Изменить размер шрифта - +
Подошел Хасан и, вытирая со лба кровь, сказал:

— Все кончилось. Те, кто остался жив, бежали по южному склону.

— Собери людей, будем их преследовать! — приказал Касем.

— У тебя кровь течет изо рта и по подбородку, — обратился к нему Садек.

Он вытер ладонью рот, посмотрел на нее и увидел, что она окрасилась алым.

— Мы потеряли восемь человек. Многие тяжело ранены и неспособны передвигаться, — с сожалением сказал Хасан.

Сквозь каменный град он посмотрел вниз и увидел, как пособники надсмотрщиков убегают в пустыню.

— Если бы они поднялись до конца, то увидели, что здесь некому было им сопротивляться, — произнес Садек. Он вытер кровь с подбородка Касема и добавил: — Твой ум нас спас!

Касем оставил двоих охранять тропу, а других послал в погоню за бежавшими. Обессиленные, все трое — Касем, Садек и Хасан — тяжелой поступью двинулись в сторону площади, с которой уже убирали мертвых. Это была настоящая битва! Из обитателей горы погибли восемь, а их враги потеряли десять, не считая Лахиты. Среди живых не было ни одного, кто не получил бы ранения или увечья. Воины разошлись по хижинам. Женщины перевязывали им раны. В домах убитых раздавались плач и причитания. Прибежала запыхавшаяся Бадрия и проводила их в дом, чтобы промыть раны. Сакина принесла громко плачущую Ихсан. Солнце посылало палящие лучи. Коршуны и вороны кружили над полем битвы, то и дело бросаясь вниз. В воздухе пахло пылью и кровью. Ихсан не переставала плакать, но на нее никто не обращал внимания. Даже могучий Хасан, казалось, не стоял на ногах.

— Да помилует Бог наших павших! — прошептал Садек печально.

— Да пребудет милость Его как на мертвых, так и на живых! — добавил Касем.

— Наша победа уже близко. Подходит к концу век жестокости и страха на нашей улице! — издал радостный крик Хасан.
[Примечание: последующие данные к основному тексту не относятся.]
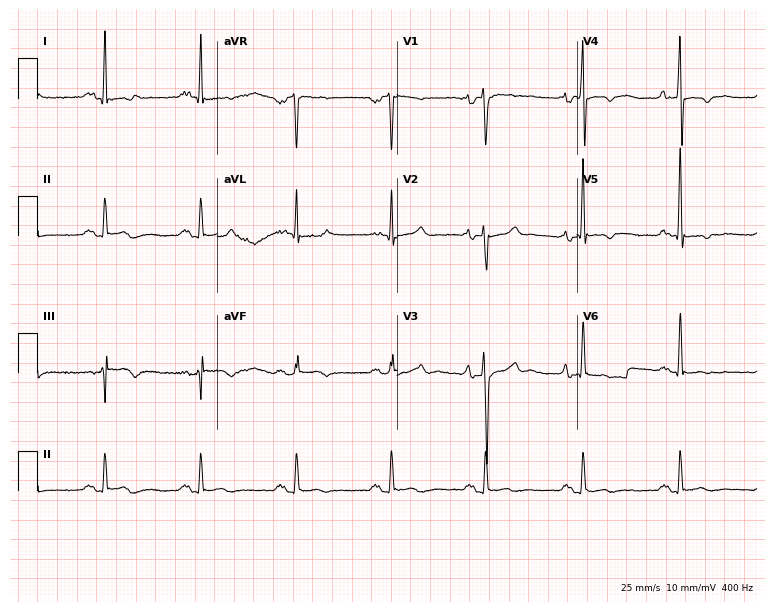
ECG (7.3-second recording at 400 Hz) — a man, 31 years old. Screened for six findings — first-degree AV block, right bundle branch block, left bundle branch block, sinus bradycardia, atrial fibrillation, sinus tachycardia — none is recorded. Findings outside these six are not listed.

— Да сгинет он в небытие! — повторил за ним Касем.

 

89

 

Квартал еще не знал подобной катастрофы. Мужчины возвращались молча, пряча глаза, растерянные и мрачные. Их взгляды были устремлены только вниз. Новость об их поражении долетела до улицы раньше их. В домах женщины выли и били себя по щекам. Новость распространилась повсюду, и улицу аль-Габаляуи поминали не иначе как со злорадством. Выяснилось, что весь квартал бродяг покинул улицу, боясь мести. Их дома и лавки опустели. Никто не сомневался в том, что они примкнут к победителям, а значит, число их возрастет. Скорбь и печаль царили на улице, она дышала ненавистью и желанием отомстить. Люди из квартала Габаль задавались вопросом: кто же теперь будет главным надсмотрщиком? Этот же вопрос вертелся на языках и у жителей квартала Рифаа. Взаимная неприязнь проникала во все углы, как песок во время бури. Управляющий Рефаат, которого раздирали страхи, пригласил Хагага и Гулту к себе. Они явились в сопровождении самых крепких своих людей, заполнивших зал дома управляющего. Пришедшие выстроились друг напротив друга, не желая смешиваться. Поняв, в чем дело, управляющий испугался еще больше:

— Вы знаете, что нас постигло ужасное несчастье. Но мы живы, нас нельзя уничтожить. Мы все еще в силах взять реванш, но только если будем едины. Иначе погибнем.

— Мы нанесем решающий удар. Как бы трудно ни было, нам это по плечу, — заявил мужчина из рода Габаль.

— Если бы они не скрывались на горе, мы бы уничтожили их всех до последнего, — сказал Хагаг.

— Лахита добрался до них, преодолев тяжелейший подъем, который под силу только верблюду, — сказал третий.

— Отвечайте, едины ли вы?! — терял терпение управляющий.

— По Божьей воле мы братья, и такими останемся, — отозвался Гулта.